Таким образом, соединение божественной и человеческой деятельности является для Максима путем к тому, чтобы человек обожился, а Бог стал присутствовать в мире. Этот путь — любовь (αγάπη), и именно в любви Максим видит подлинный смысл Дионисиева восхождения во мрак. В своем втором письме (о любви) Максим выводит это значение любви из принципа, согласно которому «подобное познается подобным». Вполне в духе Григория Нисского он использует этот принцип, чтобы утверждать, что познание Бога требует состоящія богоподобия. Среди характерных черт этого состояния первой является свобода от страстей, которые разрушают единство души; это, в свою очередь, достигается лишь через такую любовь, которая «объединяет произвольную склонность в согласии с природой», возвращая душу к ее естественному и цельному состоянию. Именно такая любовь являет Бога миру.

Через это в обладающих подобным даром проявляется Бог, Который по Своему человеколюбию обретает форму (μορφούμένος) соответственно особенности добродетели каждого, и от нее Он воспринимает наименование. Ибо совершенным делом любви и пределом деятельности ее является приуготовление к тому, чтобы путем соотносительное взаимообмена свойства сочетаемых ею (и наименования их) подобали друг другу, а тем самым чтобы сделать Бога человеком, а человека проявить как бога и провозгласить в качестве такового через единое и неизменное намерение и побуждение обоих по воле. Это мы и обнаруживаем у Авраама и остальных святых[478].

Поскольку Бог превосходит всякую форму, Он в некотором смысле не имеет Своей собственной формы. Он принимаем форму в том, кто разделяет с Ним Его любовь к человечеству и чья воля соединена с Его волей. По существу, это значит краткое воспроизведение (to recapitulate) Воплощения: «чтобы сделать Бога человеком, а человека проявить как бога». Развивая эту тему в Ambigua, Максим идет еще дальше и говорит, что «человека и Бога называют примером друг для друга, и настолько для человека Бог по человеколюбию вочеловечился, насколько смог человек по любви обожить себя для Бога»[479].

Удивительно, что Максим приводит Авраама (в отрывке из второго письма) в качестве образца взаимообмена свойств. Этот пример находит свое объяснение в Ambigua. В Септуагинте новое имя, которое получает Аврам в Быт 17 — Авраам; изменение состоит в добавлении одной альфы. Максим считает ее привативной альфой. Она указывает на то, что Авраам превзошел страстную часть своей души и привязанность к земному, оказавшись соединенным с одним только Богом.

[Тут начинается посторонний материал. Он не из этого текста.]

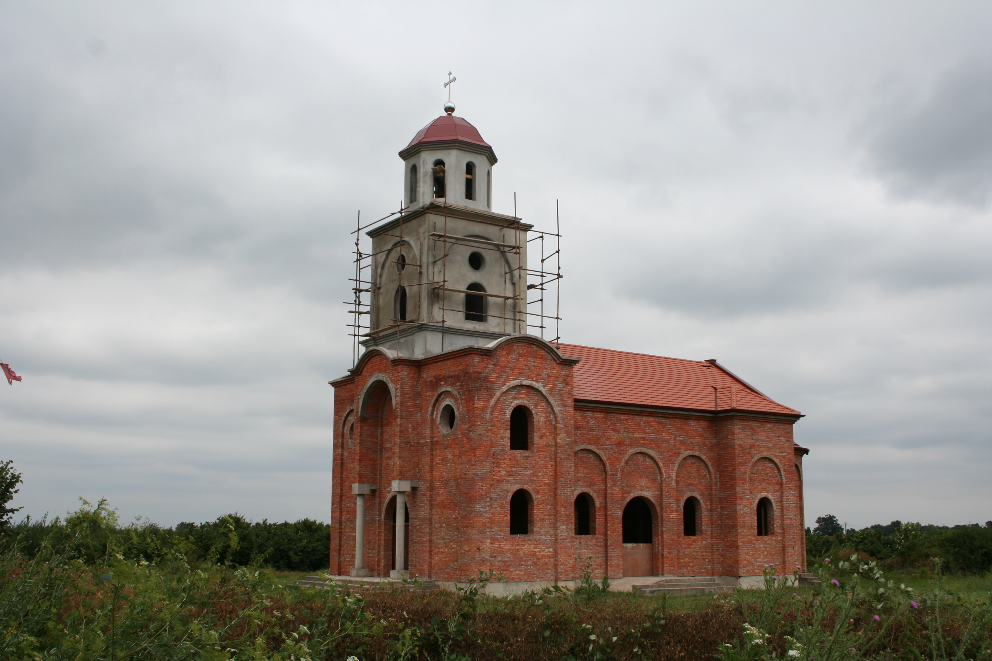 Pravoslavna crkva u izgradnji, Gornja Vranjska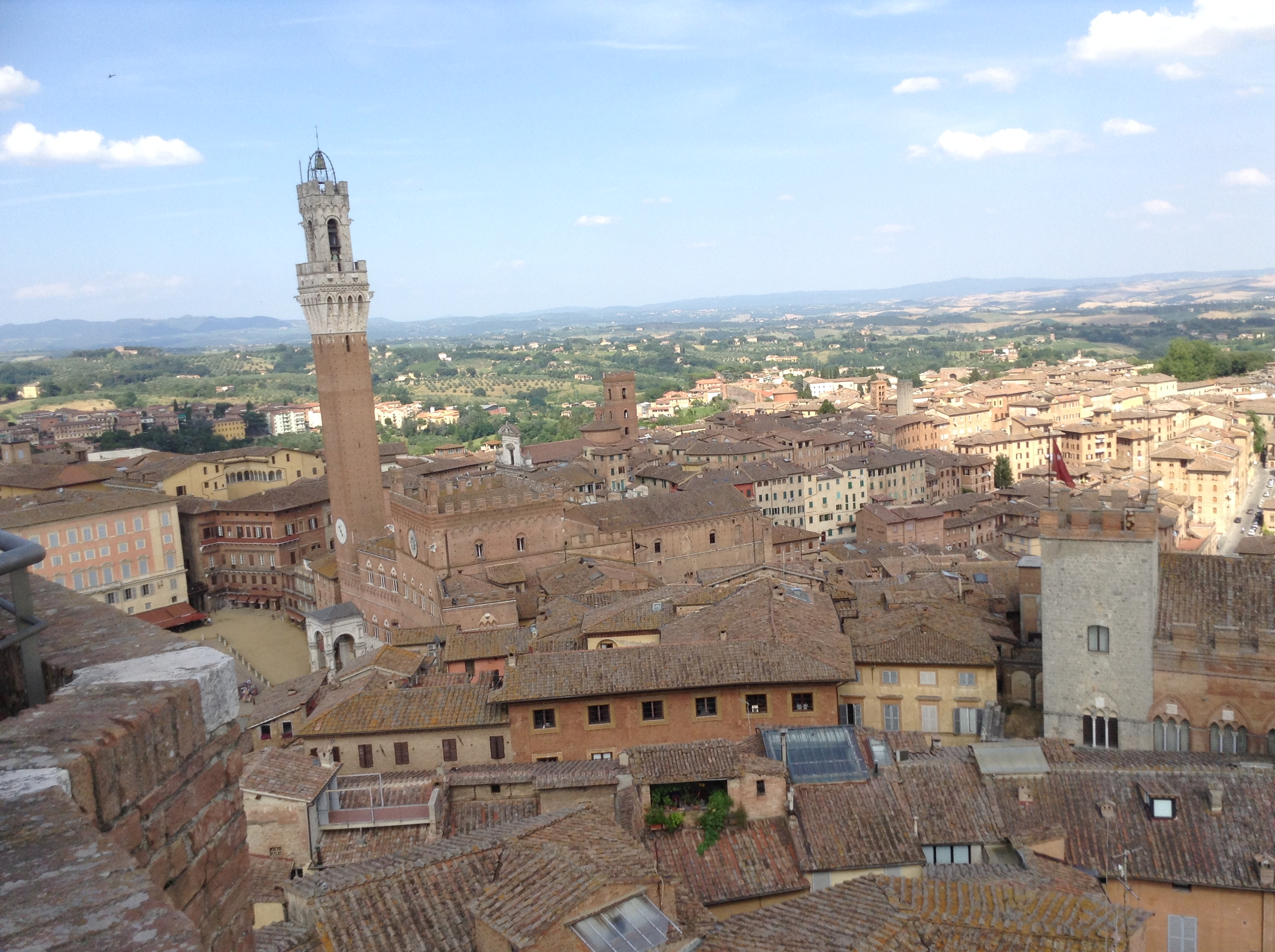 Siena vista dall'alto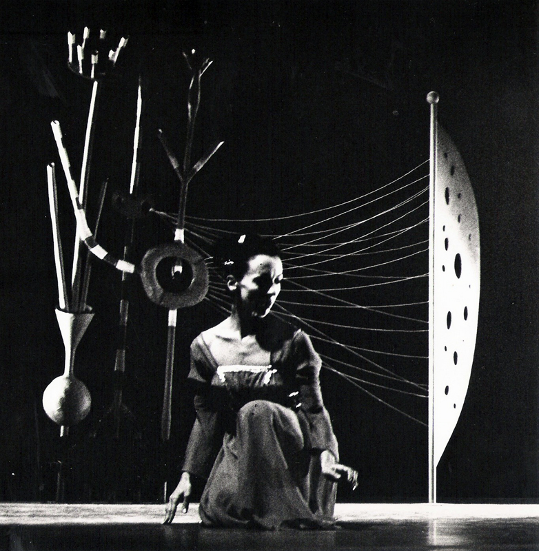 מתוך היצירה "בבואות", 1967; כוראוגרפיה: רינה גלוק, סט: דני קרוון (באדיבות להקת מחול בת-שבע). (באדיבות להקת מחול בת-שבע)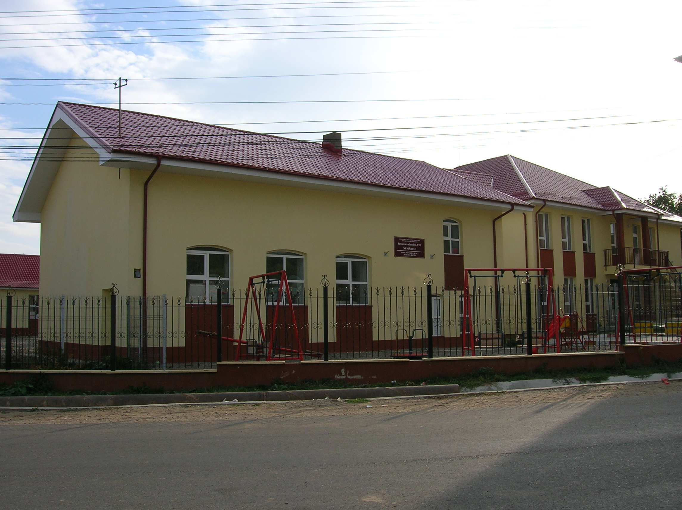 Comuna Valea Seacă Bacău - Satul Valea Seacă - Şcoala cu clasele I-VIII Nr. 1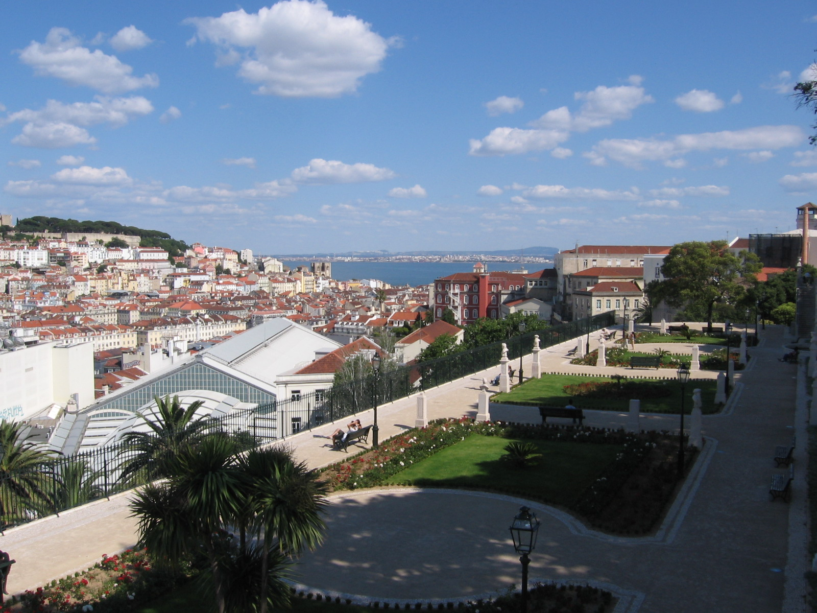 Miradouro de São Pedro de Alcântara, Lisboa, Portugal

Сей великий Авраам превзошел их [т. е. страстные силы души] и совершенно оставил их, как [он оставил] Агарь и Исмаила, когда ум его смог упражняться в божественных видениях, предвосхищая Исаака (κατά τον Ισαάκ)… Он таинственно сочетался верой со Словом о Единице и, став сообразно ему единовидным (или, лучше сказать, из многих — одним), велелепно всецело соединился единый с Единым Богом, не нося с собой более ни единого следа знания о чемлибо ином из раздробленной), что и являет, как я полагаю, значение данной ему в прибавление к имени буквы «а». Потому и был назван он отцом тех, кто верою приводятся к Богу по удалении от всего того, что после Бога[480].

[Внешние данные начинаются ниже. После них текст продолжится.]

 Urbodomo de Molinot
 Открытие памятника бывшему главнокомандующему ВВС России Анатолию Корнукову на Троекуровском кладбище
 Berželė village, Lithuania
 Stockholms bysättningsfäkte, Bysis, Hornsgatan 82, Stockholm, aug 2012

Авраам достиг совершенной открытости Богу, потому что верою удалился от всего «того, что после Бога». Таким образом, отсылка к Аврааму в Послании о любви — это напоминание о том, что внутренняя простота, которую описывает Максим, достигается не только посредством дел любви, но и через самоотвержение и аскетическую брань.

В этих отрывках объединены Дионисиево и Евагриево движение по ту сторону понятой, аскетическая борьба со страстями и деятельная любовь к другим. Для Максима все это составляет единство — до такой степени, что один элемент в отрыве от других является бесполезным и неподлинным. Дионисий уже ясно обозначил, что познание Бога во мраке, по ту сторону понятой не сводится к осуществлению умственных операций отрицания, но представляет собой живую практику. Однако у него вопрос о природе этой практики остается не проясненным, если только не считать ответом на него то «возвращение», о котором говорится в трактатах об иерархиях. Как наследник многовековой монашеской практики, Максим никогда не ставит под сомнение истинное значение Дионисиева апофатизма. Выйти за пределы понятий — значит освободиться от привязанности к земному, которая искажает чувства и рассеивает ум в молитве. Точнее, это значит освободиться от «неразумной привязанности к телу», которая для Максима является корнем страстей[481]. А это невозможно без постоянного и привычного самоотвержения. Цель такой практики не является просто негативной — она имеет в виду восстановление; цель в том, чтобы «соединить склонности с природой» посредством восстановления в душе ей присущей и для нее естественной любви к Богу. А такая любовь, в свою очередь, находит выражение в любви к ближнему, в особенности к нуждающемуся — но не в смысле туманного гуманизма, потому что именно в этом ближнем следует обнаруживать Бога.

ЛОГОС И LOGOI

Тот акцент, который Максим делает на аскетике и милосердной любви, является практическим измерением более общей темы, им обсуждаемой: участия тела и, разумеется, всего чувственного творения в божественной реальности. Мы уже обращали внимание на психофизический холизм, унаследованный Максимом от Макария и его библейских источников. Максим категорически утверждает, что тело и душу разделить можно только мысленно (έττινοίςι)[482]. Для него суть аскетической практики не в том, что душа отвергает тело, а в том, что она так заботится о теле, чтобы его «усвоить Богу как сораба»[483]. Одно из наиболее пространных рассуждений на эту тему содержится в Ambigua 21. Здесь Максим подробно описывает соотношение пяти чувств и пяти способностей души: зрение есть образ ума, слух — дискурсивного рассудка, обоняние — яростного начала (θυμός), вкус — вожделения, ощущение — жизненной силы. Четыре главные добродетели образуются благодаря переплетению деятельностей, свойственных каждой nape: так, например, благоразумие бывает от соединения вожделения и чувства вкуса, каждое из которых направлено на свой предмет[484]. Из этих четырех добродетелей, в свою очередь, через соединение образуются мудрость и кротость, а эти последние вместе порождают самую главную добродетель — добродетель любви. Кумулятивный эффект, который дает этот процесс, состоит в том, что чувства становятся «осмысленными» (Λογισθείσας). Наконец, душа и тело обоживаются вместе, каждая часть свойственным ей образом: «Бог, объемля ее [душу] всю вместе со сращенным с ней телом, соответственно [природе каждого] уподобляет их Себе»[485].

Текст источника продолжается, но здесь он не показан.